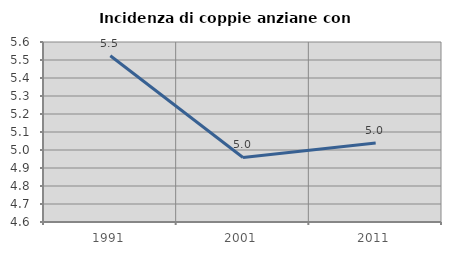
| Category | Incidenza di coppie anziane con figli |
|---|---|
| 1991.0 | 5.524 |
| 2001.0 | 4.959 |
| 2011.0 | 5.039 |
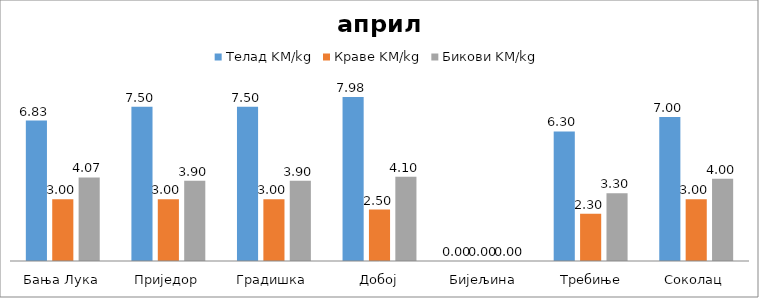
| Category | Телад KM/kg | Краве KM/kg | Бикови KM/kg |
|---|---|---|---|
| Бања Лука | 6.833 | 3 | 4.067 |
| Приједор | 7.5 | 3 | 3.9 |
| Градишка | 7.5 | 3 | 3.9 |
| Добој | 7.975 | 2.5 | 4.1 |
| Бијељина | 0 | 0 | 0 |
|  Требиње | 6.3 | 2.3 | 3.3 |
| Соколац | 7 | 3 | 4 |
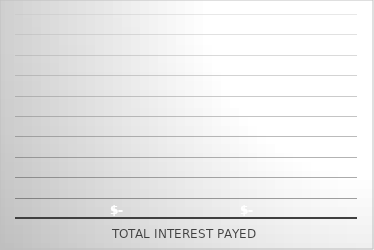
| Category | Interest Paid | Interest Paid (Fixed) |
|---|---|---|
| 0 | 0 | 0 |
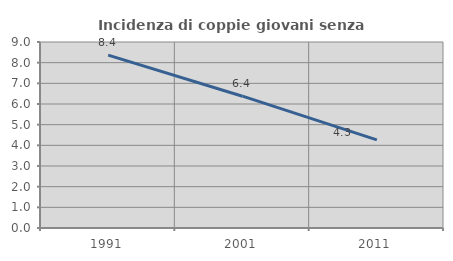
| Category | Incidenza di coppie giovani senza figli |
|---|---|
| 1991.0 | 8.362 |
| 2001.0 | 6.378 |
| 2011.0 | 4.267 |
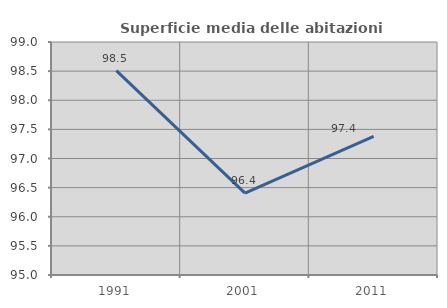
| Category | Superficie media delle abitazioni occupate |
|---|---|
| 1991.0 | 98.51 |
| 2001.0 | 96.404 |
| 2011.0 | 97.381 |
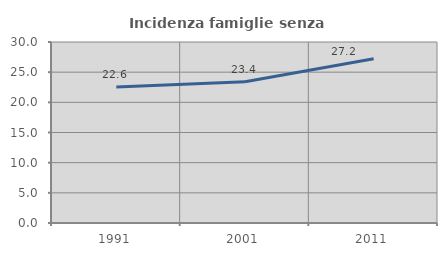
| Category | Incidenza famiglie senza nuclei |
|---|---|
| 1991.0 | 22.554 |
| 2001.0 | 23.409 |
| 2011.0 | 27.221 |
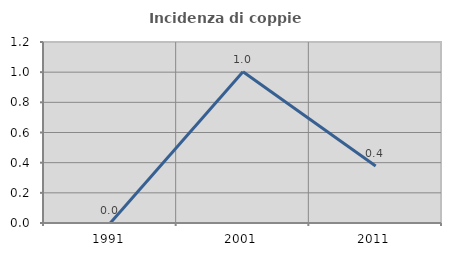
| Category | Incidenza di coppie miste |
|---|---|
| 1991.0 | 0 |
| 2001.0 | 1.003 |
| 2011.0 | 0.377 |
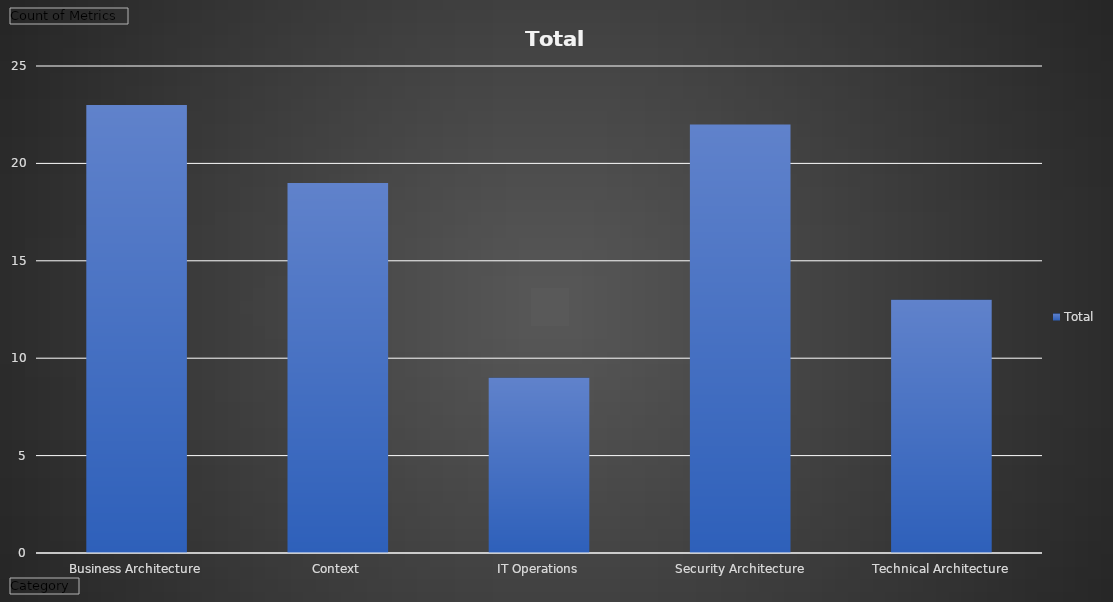
| Category | Total |
|---|---|
| Business Architecture | 23 |
| Context | 19 |
| IT Operations | 9 |
| Security Architecture | 22 |
| Technical Architecture | 13 |
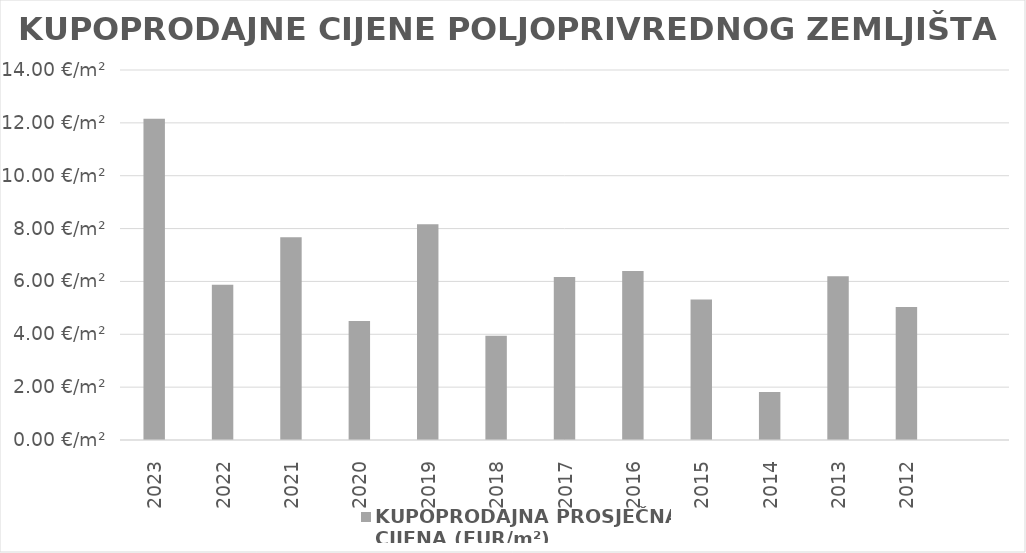
| Category | KUPOPRODAJNA PROSJEČNA 
CIJENA (EUR/m²) |
|---|---|
| 2023 | 1900-01-12 03:50:31 |
| 2022 | 1900-01-05 20:53:14 |
| 2021 | 1900-01-07 16:01:48 |
| 2020 | 1900-01-04 12:10:12 |
| 2019 | 1900-01-08 03:58:45 |
| 2018 | 1900-01-03 22:38:40 |
| 2017 | 1900-01-06 03:57:30 |
| 2016 | 1900-01-06 09:23:43 |
| 2015 | 1900-01-05 07:28:37 |
| 2014 | 1900-01-01 19:36:45 |
| 2013 | 1900-01-06 04:40:55 |
| 2012 | 1900-01-05 00:43:54 |
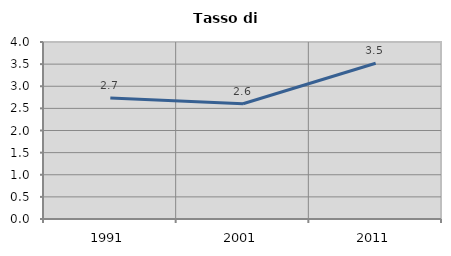
| Category | Tasso di disoccupazione   |
|---|---|
| 1991.0 | 2.735 |
| 2001.0 | 2.606 |
| 2011.0 | 3.519 |
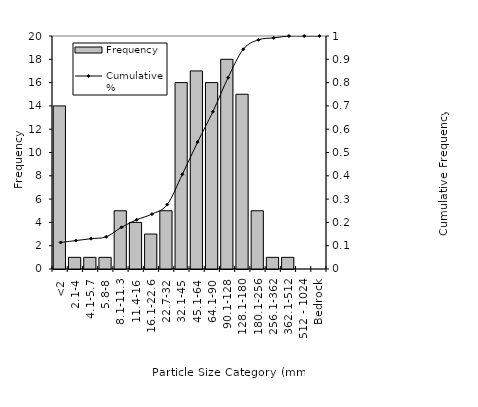
| Category | Frequency |
|---|---|
| <2 | 14 |
| 2.1-4 | 1 |
| 4.1-5.7 | 1 |
| 5.8-8 | 1 |
| 8.1-11.3 | 5 |
| 11.4-16 | 4 |
| 16.1-22.6 | 3 |
| 22.7-32 | 5 |
| 32.1-45 | 16 |
| 45.1-64 | 17 |
| 64.1-90 | 16 |
| 90.1-128 | 18 |
| 128.1-180 | 15 |
| 180.1-256 | 5 |
| 256.1-362 | 1 |
| 362.1-512 | 1 |
| 512 - 1024 | 0 |
| Bedrock | 0 |
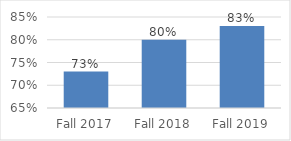
| Category | Series 0 |
|---|---|
| Fall 2017 | 0.73 |
| Fall 2018 | 0.8 |
| Fall 2019 | 0.83 |
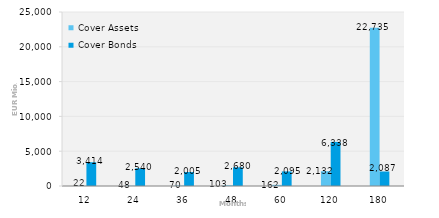
| Category | Cover Assets | Cover Bonds |
|---|---|---|
| 12.0 | 22.189 | 3414.489 |
| 24.0 | 48.436 | 2539.653 |
| 36.0 | 70.304 | 2005 |
| 48.0 | 102.818 | 2680.286 |
| 60.0 | 161.51 | 2094.5 |
| 120.0 | 2131.684 | 6337.516 |
| 180.0 | 22734.533 | 2087.256 |
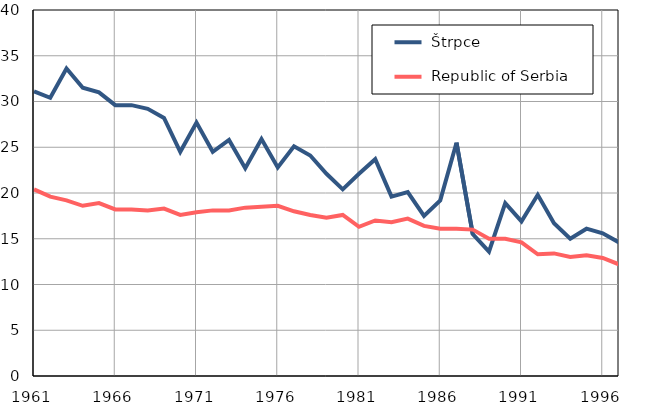
| Category |  Štrpce |  Republic of Serbia |
|---|---|---|
| 1961.0 | 31.1 | 20.4 |
| 1962.0 | 30.4 | 19.6 |
| 1963.0 | 33.6 | 19.2 |
| 1964.0 | 31.5 | 18.6 |
| 1965.0 | 31 | 18.9 |
| 1966.0 | 29.6 | 18.2 |
| 1967.0 | 29.6 | 18.2 |
| 1968.0 | 29.2 | 18.1 |
| 1969.0 | 28.2 | 18.3 |
| 1970.0 | 24.5 | 17.6 |
| 1971.0 | 27.7 | 17.9 |
| 1972.0 | 24.5 | 18.1 |
| 1973.0 | 25.8 | 18.1 |
| 1974.0 | 22.7 | 18.4 |
| 1975.0 | 25.9 | 18.5 |
| 1976.0 | 22.8 | 18.6 |
| 1977.0 | 25.1 | 18 |
| 1978.0 | 24.1 | 17.6 |
| 1979.0 | 22.1 | 17.3 |
| 1980.0 | 20.4 | 17.6 |
| 1981.0 | 22.1 | 16.3 |
| 1982.0 | 23.7 | 17 |
| 1983.0 | 19.6 | 16.8 |
| 1984.0 | 20.1 | 17.2 |
| 1985.0 | 17.5 | 16.4 |
| 1986.0 | 19.2 | 16.1 |
| 1987.0 | 25.5 | 16.1 |
| 1988.0 | 15.5 | 16 |
| 1989.0 | 13.6 | 15 |
| 1990.0 | 18.9 | 15 |
| 1991.0 | 16.9 | 14.6 |
| 1992.0 | 19.8 | 13.3 |
| 1993.0 | 16.7 | 13.4 |
| 1994.0 | 15 | 13 |
| 1995.0 | 16.1 | 13.2 |
| 1996.0 | 15.6 | 12.9 |
| 1997.0 | 14.6 | 12.2 |
------------------------------------------------------------
The lines to reproduce run from the one above containing "2001.0 | 2.606 |" through the one containing "22.8 | 18.6 |". Copy them exactly and leave out all pictures.

| 2001.0 | 2.606 |
| 2011.0 | 3.519 |
| Category | Frequency |
|---|---|
| <2 | 14 |
| 2.1-4 | 1 |
| 4.1-5.7 | 1 |
| 5.8-8 | 1 |
| 8.1-11.3 | 5 |
| 11.4-16 | 4 |
| 16.1-22.6 | 3 |
| 22.7-32 | 5 |
| 32.1-45 | 16 |
| 45.1-64 | 17 |
| 64.1-90 | 16 |
| 90.1-128 | 18 |
| 128.1-180 | 15 |
| 180.1-256 | 5 |
| 256.1-362 | 1 |
| 362.1-512 | 1 |
| 512 - 1024 | 0 |
| Bedrock | 0 |
| Category | Series 0 |
|---|---|
| Fall 2017 | 0.73 |
| Fall 2018 | 0.8 |
| Fall 2019 | 0.83 |
| Category | Cover Assets | Cover Bonds |
|---|---|---|
| 12.0 | 22.189 | 3414.489 |
| 24.0 | 48.436 | 2539.653 |
| 36.0 | 70.304 | 2005 |
| 48.0 | 102.818 | 2680.286 |
| 60.0 | 161.51 | 2094.5 |
| 120.0 | 2131.684 | 6337.516 |
| 180.0 | 22734.533 | 2087.256 |
| Category |  Štrpce |  Republic of Serbia |
|---|---|---|
| 1961.0 | 31.1 | 20.4 |
| 1962.0 | 30.4 | 19.6 |
| 1963.0 | 33.6 | 19.2 |
| 1964.0 | 31.5 | 18.6 |
| 1965.0 | 31 | 18.9 |
| 1966.0 | 29.6 | 18.2 |
| 1967.0 | 29.6 | 18.2 |
| 1968.0 | 29.2 | 18.1 |
| 1969.0 | 28.2 | 18.3 |
| 1970.0 | 24.5 | 17.6 |
| 1971.0 | 27.7 | 17.9 |
| 1972.0 | 24.5 | 18.1 |
| 1973.0 | 25.8 | 18.1 |
| 1974.0 | 22.7 | 18.4 |
| 1975.0 | 25.9 | 18.5 |
| 1976.0 | 22.8 | 18.6 |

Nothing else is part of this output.